# Need Advise



## Starmaster (Jun 3, 2012)

I have a benq MW512 projector which has a great picture, but i have noticed a kind of strobe light effect on the screen about 1/3 of the screen only, more in the middle of it, when the pj is turned on at first it takes about 20 mins for it to start this strobe light effect and then it comes and goes from there on, the color wheel etc is all good yet.

Would this maybe be a DMD Chip problem as to maybe some of those little mirrors making this effect, the picture is still great and when you unplug or restart the pj this strobe is gone for about 20 mins again and then comes and goes after that again, and sometimes will go away for quite a while, i looked online for any info on this but could not find anything about this problem.

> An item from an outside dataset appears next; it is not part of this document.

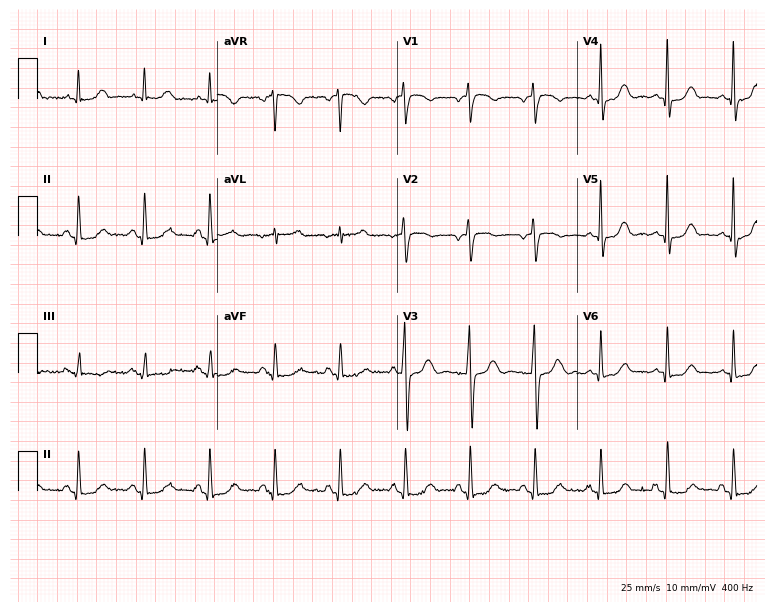
Resting 12-lead electrocardiogram (7.3-second recording at 400 Hz). Patient: a 72-year-old female. None of these six findings is recorded: first-degree AV block, right bundle branch block, left bundle branch block, sinus bradycardia, atrial fibrillation, sinus tachycardia.

I wanted to post here before i had to get in touch with benq themselfs, but maybe somebody here has come across a problem like this as any help on this situation would be great..thanks for reading this. 

Just curious a lamp itself could not do something like this as only 1/3 of the screen is only affected and if it was a lamp issue it would cover the whole screen or the lamp not work at all..may have to get in touch with benq and see if their support can help..but i am going to take the cover off it soon and see if any dust is maybe making it do this. :blink:


----------



## Starmaster (Jun 3, 2012)

Not sure if double posting is allowed as i could not find it in the rules unless i missed it somehow and if not allowed i apologize for doing it, about my PJ i noticed when i don't use the air-conditioning in my place this flicking is much less and the PJ is not near the A/C but it is only about 4 -5 inches from the ceiling but not above the A/C at all.

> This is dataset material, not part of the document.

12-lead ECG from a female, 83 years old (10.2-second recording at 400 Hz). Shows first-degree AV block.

The picture and brightness is still awesome, and i read if it was a dmd chip that usually white spots are all over the screen which is not in my case at all..maybe a good cleaning of the unit first and see how it performs after that and check the lamp to make sure it is not maybe flickering..i have a new ceiling mount for it instead of that shelf i have it on now..so i can take the PJ down and clean it up and inspect things and put it back up on it's new mount and see how it goes as i am still not sure what really is causing this..but it is a lot less since not using the A/C..i am going to still get in contact with benq support and see if they will maybe know of a problem like this.

But some companies support system isn't to good..but hopefully benq will get back to me on this..:huh:..have a good day to you all. :wave:


----------